March 17, 2012
Is this a bug?

	import std.stdio;
	void main() {
		immutable(int)[4] a;
		immutable(int[4]) b;
		writeln(typeid(a));
		writeln(typeid(b));
	}

Output:

	immutable(int[4])
	immutable(int[4])

So there's no tail-const type for static arrays?

More to the point, how should AA's with immutable static array keys be implemented?

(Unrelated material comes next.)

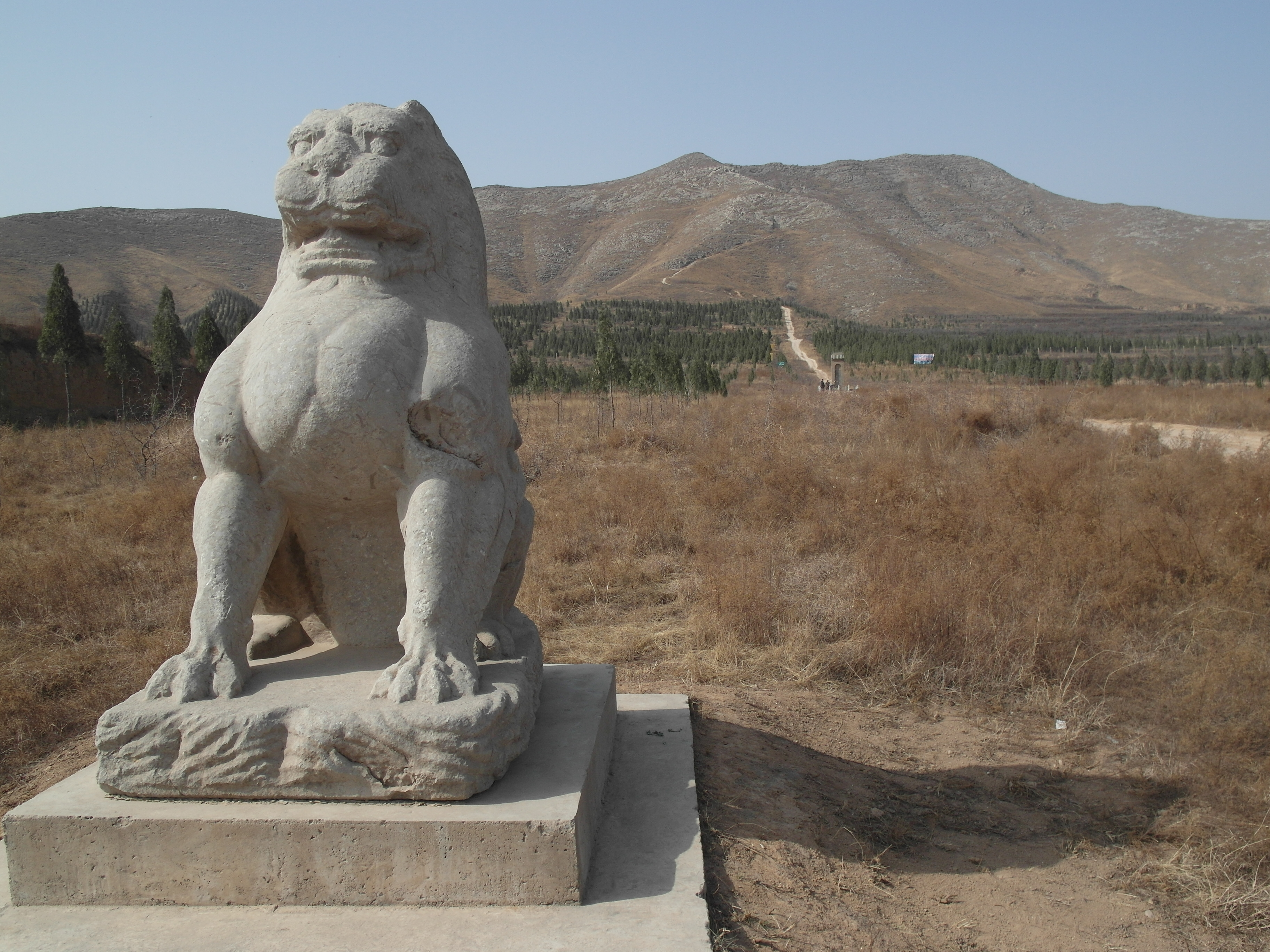 位于陕西省渭南市蒲城县东北
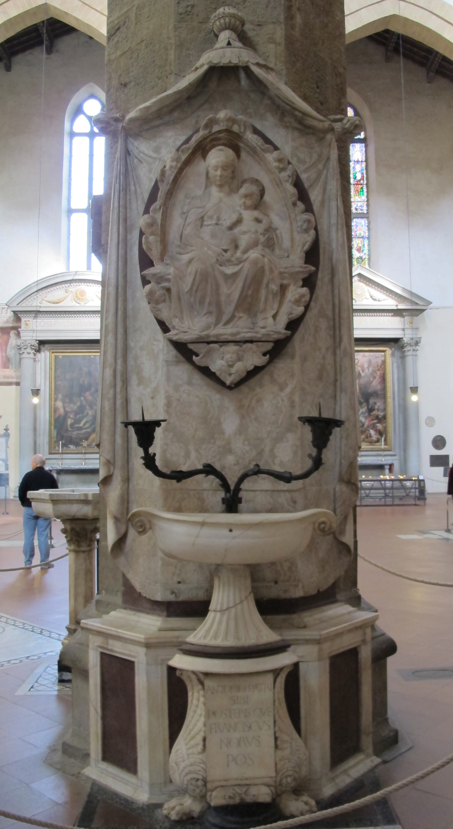 Tomba di Francesco Nori, Madonna del Latte di Antonio Rossellino (1478) 1

The current implementation doesn't work at all because the input static array can't be assigned to the Slot (the static array field in Slot is completely immutable, even from the Slot ctor???).


T

-- 
It is widely believed that reinventing the wheel is a waste of time; but I disagree: without wheel reinventers, we would be still be stuck with wooden horse-cart wheels.
March 17, 2012
"H. S. Teoh" <hsteoh@quickfur.ath.cx> wrote in message news:mailman.803.1331956296.4860.digitalmars-d@puremagic.com...
> Is this a bug?
>
> import std.stdio;
> void main() {
> immutable(int)[4] a;
> immutable(int[4]) b;
> writeln(typeid(a));
> writeln(typeid(b));
> }
>
> Output:
>
> immutable(int[4])
> immutable(int[4])
>
> So there's no tail-const type for static arrays?
>
> More to the point, how should AA's with immutable static array keys be implemented? The current implementation doesn't work at all because the input static array can't be assigned to the Slot (the static array field in Slot is completely immutable, even from the Slot ctor???).
>
>
> T
>
> -- 
> It is widely believed that reinventing the wheel is a waste of time; but I disagree: without wheel reinventers, we would be still be stuck with wooden horse-cart wheels.

This is correct.  It's the same as for primitive types.  Because they implicitly convert to immutable, AAs should store a mutable copy.  T[N] should be handled almost the same as T.